Clark, 22, was killed on March 18, 2018, when Sacramento police fired 20 shots, hitting him at least seven times. Officers had chased Clark into the backyard of his grandmother’s house after receiving reports of vandalism and said he advanced on them holding a gun.

Clark was holding a cell phone at the time.

Investigations by local, state and federal agencies found the shooting was within the policies of the Sacramento Police Department and state law.

In 2019, the city settled part of the lawsuit brought by Clark’s family by paying her two children $2.4 million, leaving her parents as the only remaining plaintiffs, according to a subsequent court ruling.

“The decision to resolve the case through a negotiated settlement comes after careful consideration of all options,” the Sacramento City Attorney said. Susana Alcala Wood said in a press release Friday. “We believe this is the best way forward for all parties involved, including our community.”
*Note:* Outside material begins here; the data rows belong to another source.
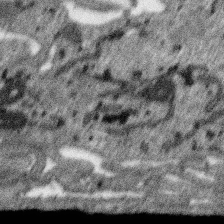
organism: Human
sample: Lung epithelial cells infected with SARS-CoV-2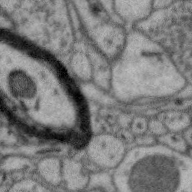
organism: Zebra finch
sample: Brain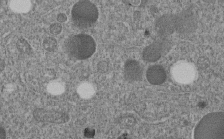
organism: C. elegans
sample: C. elegans embryo early stage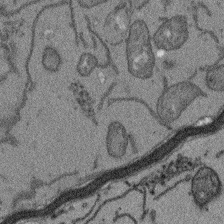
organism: Arabidopsis thaliana
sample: Root tip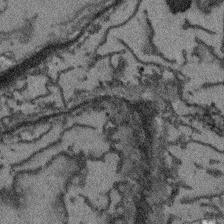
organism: Arabidopsis thaliana
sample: Root tip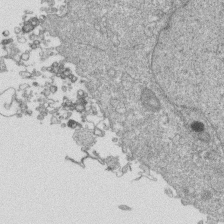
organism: Human
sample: HeLa cell HIV synapse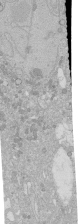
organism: Human
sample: Caco-2 cells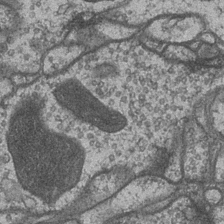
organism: Drosophila
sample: Optic medulla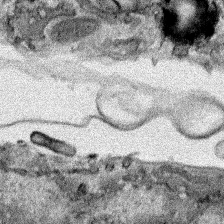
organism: Human
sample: Mitochondria in HCT116 cells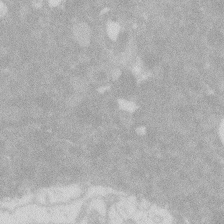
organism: Zebrafish
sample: Macrophage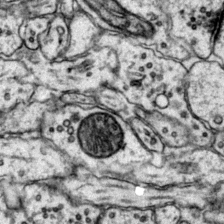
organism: Mouse
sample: Primary visual cortex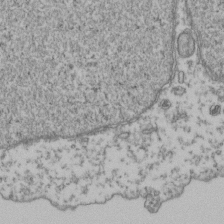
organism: Human
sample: Activated Jurkat CD4+ T cells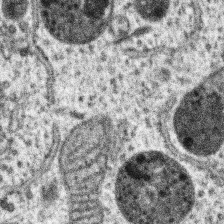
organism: Human
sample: HeLa cells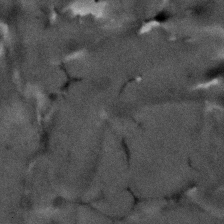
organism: Human
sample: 1205lu cells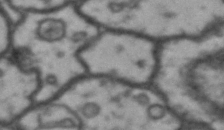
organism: Drosophila
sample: Brain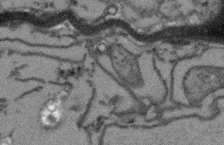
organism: Arabidopsis thaliana
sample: Root tip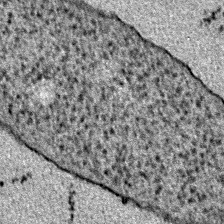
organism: E. coli
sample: E. Coli Bacteria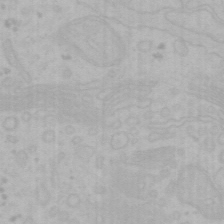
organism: Mouse
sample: Choroid plexus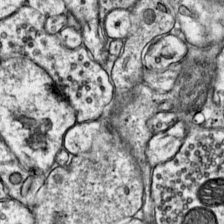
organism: Mouse
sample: Primary visual cortex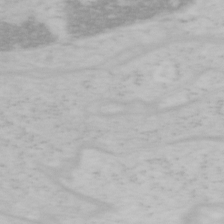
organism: Mouse
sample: OT-I killer T cells with ID8 ovarian cancer cells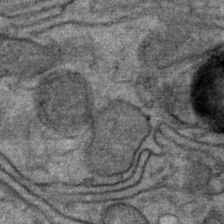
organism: Mouse
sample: Mouse Salivary gland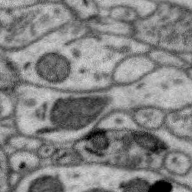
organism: Zebra finch
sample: Brain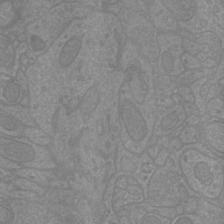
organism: Mouse
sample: Cortical neurons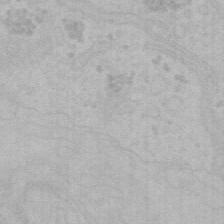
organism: Mouse
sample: Choroid plexus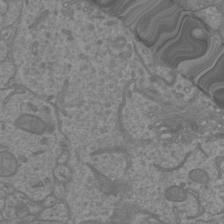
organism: Mouse
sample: Cortical neurons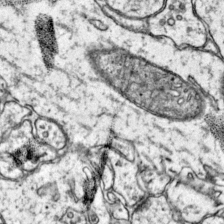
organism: Mouse
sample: Primary visual cortex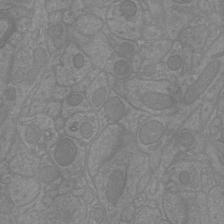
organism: Mouse
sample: Cortical neurons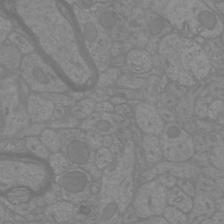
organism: Mouse
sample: Cortical neurons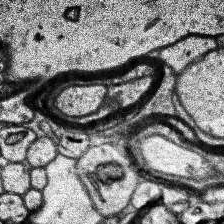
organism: Human
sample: Temporal Lobe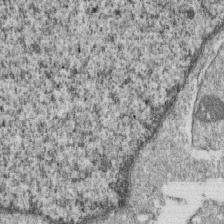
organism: African green monkey
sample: Vero E6 cells infected with SARS-CoV-2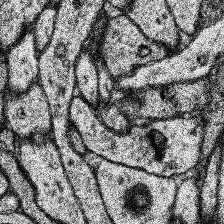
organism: Human
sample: Temporal Lobe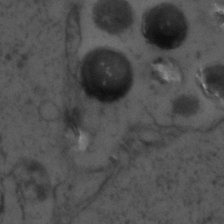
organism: Zebrafish
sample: Zebrafish embryo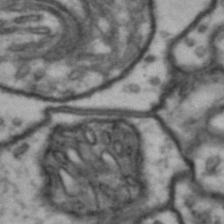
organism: Drosophila
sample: Brain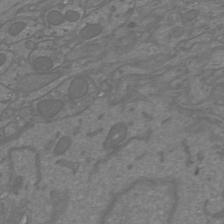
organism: Mouse
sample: Cortical neurons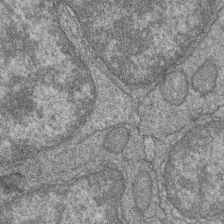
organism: Zebrafish
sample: Cilia; retinal pigment epithelium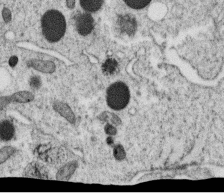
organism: C. elegans
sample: C. elegans oocyte; sperm cells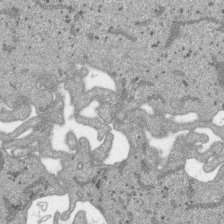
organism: Human
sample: Lung epithelial cells infected with SARS-CoV-2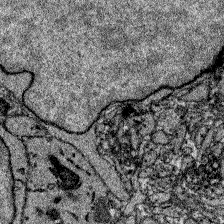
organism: Zebrafish
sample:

Sacramento Mayor Darrell Steinberg called Clark’s death “a tragedy that has brought pain and grief to his family and to our entire city.”

“Everyone wishes this heartbreaking event had not happened. A family has lost a son, a grandson, a brother and a father,” Steinberg said in the statement.

The shooting drew national attention and sparked massive protests in Sacramento.

The protests contributed to the passage of Senate Bill 1421, a law on police transparency that requires the release of personnel records in law enforcement shootings, and Bill 392 of the Assembly, which raised standards for when officers can use lethal force.

The Sacramento Police Department also made changes in the wake of the shooting, including updating its body camera and foot chase policies “as well as developing a comprehensive use of force policy. “, said the city.